The District benefits from two main strategic routes, the A127 and the A130, which both act as economic corridors and provide connectivity beyond our borders to Southend, Basildon, London and Chelmsford via the A12, A13 and M25. These are supported by a network of important inter-urban routes, including the A129, A1015, A1245, B1013, Rawreth Lane, Ashingdon Road and Lower Road, which together connect our towns and villages to one another. Rochford's road network is known to have congestion issues primarily focussed along the main routes detailed above and at key junctions along those routes. Many of the District's congestion issues arise from the relatively few alternatives that residents have, particularly to make north-south journeys. In some cases, towns and villages are only connected by one viable route which often becomes congested at key times.
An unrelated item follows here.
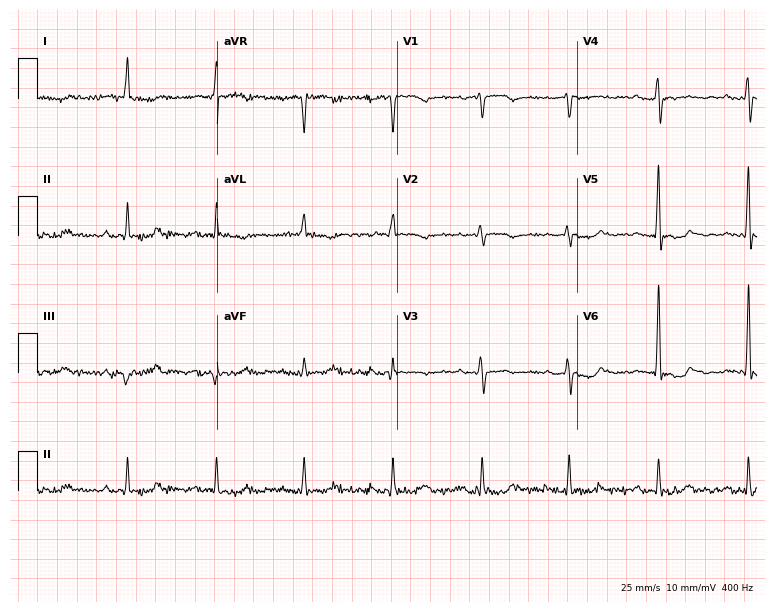
12-lead ECG (7.3-second recording at 400 Hz) from a woman, 71 years old. Findings include first-degree AV block.

It is recognised from feedback from the Issues and Options consultation that many residents experience major congestion on our road network and feel that the road network has not kept up with increased demand in recent years. Whilst new developments can only mitigate their own impact, and not existing congestion, it is clear that a more ambitious approach is required to connectivity if we are to keep growing. We must work with Government, Highways England, Essex County Council and neighbouring local authorities to make sure we can attract investment to deliver real change, including a potential South Essex Rapid Transit system, new link roads and junction improvements. Plans already exist for improvements to the Fairglen interchange to improve journey time reliability when interchanging between the A127, A1245 and A130, whilst an A127 taskforce has been established to explore long-term options for improving journey time reliability on this key corridor. Whilst road and junction improvements will be an important part of the plan, a strategy based solely around the private car is likely to simply reinforce current trends, and we must put in place complementary measures that deliver a modal shift in both existing and new communities towards more sustainable options wherever possible.
 

OPTIONS - Non-exclusive options for addressing transport and connectivity through the plan are to:

  1. Embed a sustainable movement hierarchy into the plan to ensure sustainable modes of transport are prioritised in favour of private vehicles
  2. Prepare an Infrastructure Delivery Plan alongside the plan to ensure new development delivers meaningful improvements to transport networks, including to cycling, walking, public transport and road
  3. Prepare a Local Walking and Cycling Infrastructure Plan or Cycling Delivery Plan alongside the plan to identify and deliver specific improvements to our walking and cycling networks, including costed schemes highlighted in the Rochford Cycling Action Plan
  4. Work with Government, Highways England, Essex County Council and neighbouring local authorities to deliver meaningful new transport options, such as rapid transit
(57) Q51. With reference to the options above, or your own options, how do you feel we can best address our transport and connectivity needs through the plan? [Please state reasoning]
(85) Q52. Are there areas where improvements to transport connections are needed? What could be done to help improve connectivity in these areas?
(31) Q53. With reference to your preferred Strategy Option, are there opportunities for growth to deliver new transport connections, such as link roads or rapid transit? What routes and modes should these take? [walking, cycling, rail, bus, road etc.]